In 1875, Clementina's mother died of a rupture caused by lifting her invalid husband, who had lost the use of both legs. Clementina, as the eldest daughter, was left in charge of an invalid father and seven brothers and sisters, as well as doing a teaching job. Her siblings included the mathematician Arthur Black and the translator Constance Garnett. She and her sisters moved in the 1880s to Fitzroy Square in London, where she spent her time studying social problems, doing literary work, and lecturing on 18th-century literature.


Black made the acquaintance of Marxist and Fabian socialists, such as Olive Shreiner, Dolly Maitland Ratford, and Richard Garnett of the British Museum. She also became a friend of the Marx family, notably Eleanor Marx. She was involved over a long period with the problems of working-class women and the emerging trade union movement. In 1886, she became honorary secretary of the Women's Trade Union League and moved an equal-pay motion at the 1888 Trades Union Congress. In 1889, she helped to form the Women's Trade Union Association, which later became the Women's Industrial Council.

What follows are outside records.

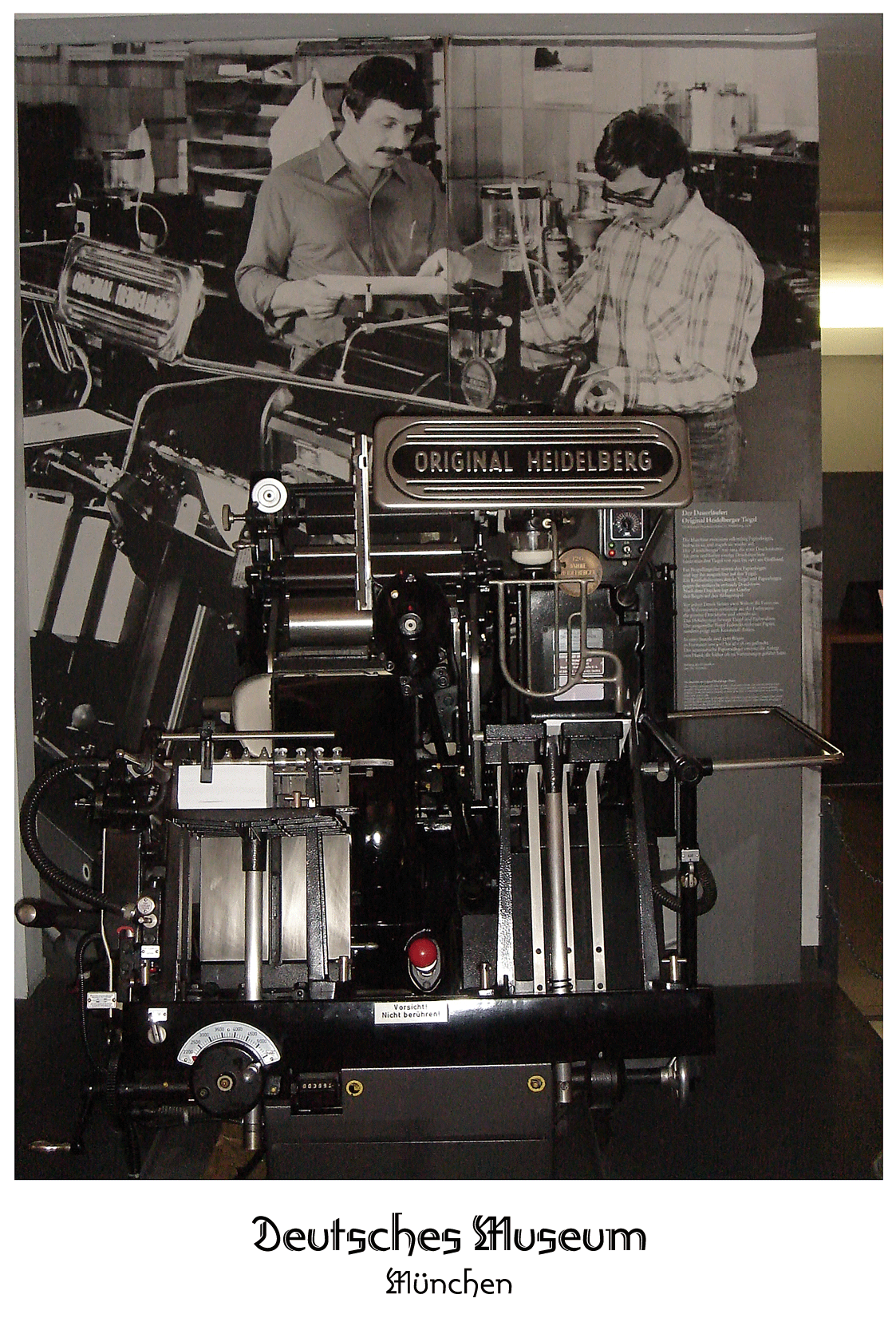 Modell T Platen (Tiegel), (1950 – 1985), präsentiert im Deutschen Museum, München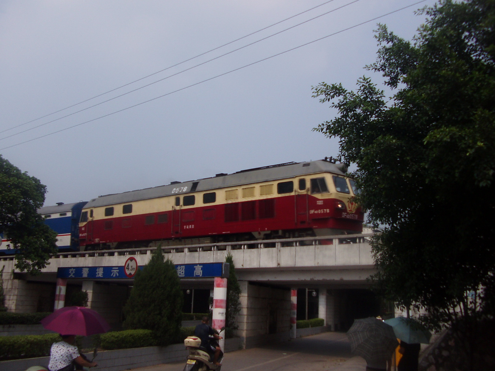 DF4D型0578号内燃机车牵引北京西到南宁T5次经过西山公园铁路桥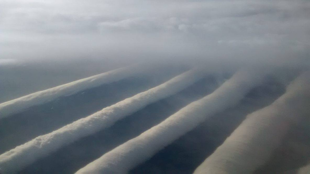 Avistaje de fenómeno Morning Glory desde el avión

Black was among the organisers of the Bryant and May strike in 1888. She was also active in the Fabian Society. In 1895 she became editor of Women's Industrial News, the journal of the Women's Industrial Council, which encouraged middle-class women to research and report on the conditions of work for poorer women, and by 1914 had investigated almost 120 trades. In 1896 she began to campaign for a legal minimum wage as part of the Consumers League and credited as being involved in the Bryant & May match company industrial dispute where exploited women workers eventually took action.

By the early 1900s Black was also active in the burgeoning women's suffrage campaign, becoming the honorary secretary of the Women's Franchise Declaration Committee, which gathered a petition of 257,000 signatures. Black joined the National Union of Women's Suffrage Societies (NUWSS) and the London Society of Women's Suffrage. By 1912–1913, Black was acting editor of The Common Cause the "organ of the women's movement for reform", using her writing rather than direct action (unlike the militant suffragettes) to influence change.


Black's first novel of seven, A Sussex Idyl [sic], was published in 1877. An Agitator (1894) concerned a socialist strike leader. It was described by Eleanor Marx as "a realistic account of the British working-class movement". Her others were non-political, the last, The Linleys of Bath (1911), being among the most successful.

Black's two political works, Sweated Industry and the Minimum Wage (1907) and Makers of our Clothes: a Case for Trade Boards (jointly with C. Meyer, 1909) have been called "powerful works of propaganda".

Personal details

Clementina Black remained unmarried. She took into her home her niece Gertrude Speedwell, after the girl's father, Clementina's brother Arthur, had murdered his wife and son, then he died. She died at her home in Barnes, Surrey on 19 December 1922 and was buried at East Sheen Cemetery, London. The biblical inscription on her grave from Phillipians 4:8 read:

Finally brethren, whatsoever things are true, whatsoever things are honest, whatsoever things are just, whatsoever things are pure, whatsoever things are lovely, whatsoever things are of good report; if there be any virtue and if there be any praise, think on these things.